The reflected binary code or Gray code is an ordering of the binary numeral system such that two successive values differ in only one bit (binary digit). Gray codes are very useful in the normal sequence of binary numbers generated by the hardware that may cause an error or ambiguity during the transition from one number to the next. So, the Gray code can eliminate this problem easily since only one bit changes its value during any transition between two numbers.

## Conversion of Gray to Binary Code

Gray codes are used in rotary and optical encoders, Karnaugh maps, and error detection. The hamming distance of two neighbours Gray codes is always 1 and also first Gray code and last Gray code also has Hamming distance is always 1, so it is also called *Cyclic codes*. You can convert a Gray code to Binary number using two methods.

**Using Karnaugh (K) - map** −

You can construct Gray codes using other methods but they may not be performed in parallel like given above method. For example, 3 bit Gray codes can be contracted using K-map which is given as following below:

Decimal | Gray Code | Binary |
---|---|---|

0 | 000 | 000 |

1 | 001 | 001 |

2 | 011 | 010 |

3 | 010 | 011 |

4 | 110 | 100 |

5 | 111 | 101 |

6 | 101 | 110 |

7 | 100 | 111 |

**Using Exclusive-Or (**⊕**) operation** −

This is very simple method to get Binary number from Gray code. These are following steps for *n*-bit binary numbers −

- The Most Significant Bit (MSB) of the binary code is always equal to the MSB of the given binary number.
- Other bits of the output binary code can be obtained by checking gray code bit at that index.

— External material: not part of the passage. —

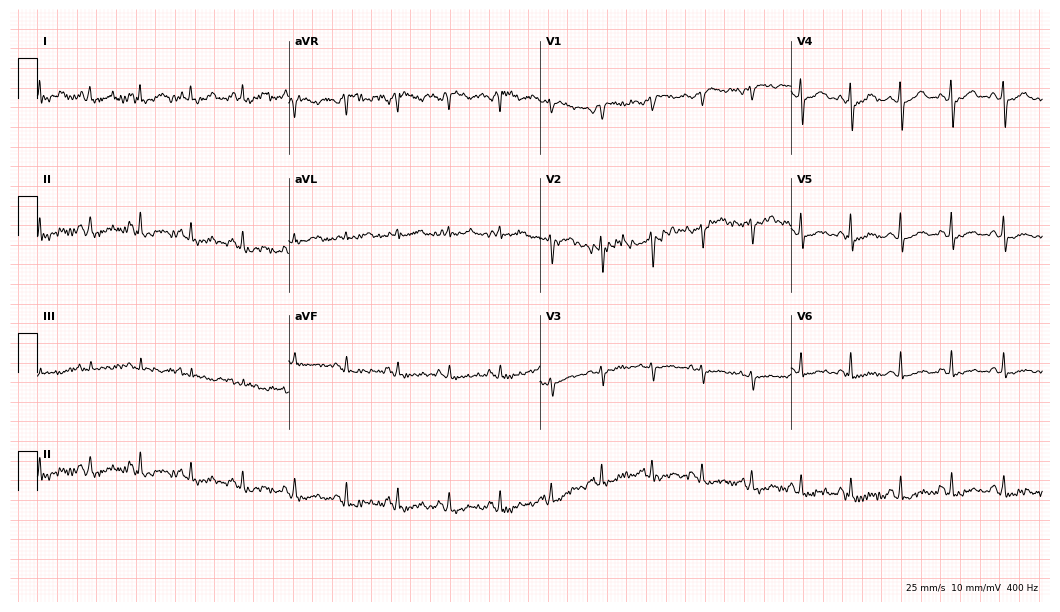
12-lead ECG from a 39-year-old woman. No first-degree AV block, right bundle branch block, left bundle branch block, sinus bradycardia, atrial fibrillation or sinus tachycardia recorded for this tracing.

If current gray code bit is 0, then copy previous binary code bit, else copy invert of previous binary code bit.

For example, for 3-bit binary number, let Binary digits are b_{2} , b_{1} , b_{0}, where b_{2} is the most significant bit (MSB) and b_{0} is the least significant bit (LSB) of Binary. Gray code digits are g_{2} , g_{1} , g_{0}, where g_{2} is the most significant bit (MSB) and g_{0} is the least significant bit (LSB) of Gray code.

Gray Code g _{2}g_{1}g_{0} | Binary b _{2}b_{1}b_{0} |
---|---|

000 | 000 |

001 | 001 |

011 | 010 |

010 | 011 |

110 | 100 |

111 | 101 |

101 | 110 |

100 | 111 |

Therefore, you solve boolean expression using k-map, you will get b_{2}=g_{2}, b_{1}=g_{1}⊕g_{2}, and b_{0}=g_{0}⊕g_{1}⊕g_{2}.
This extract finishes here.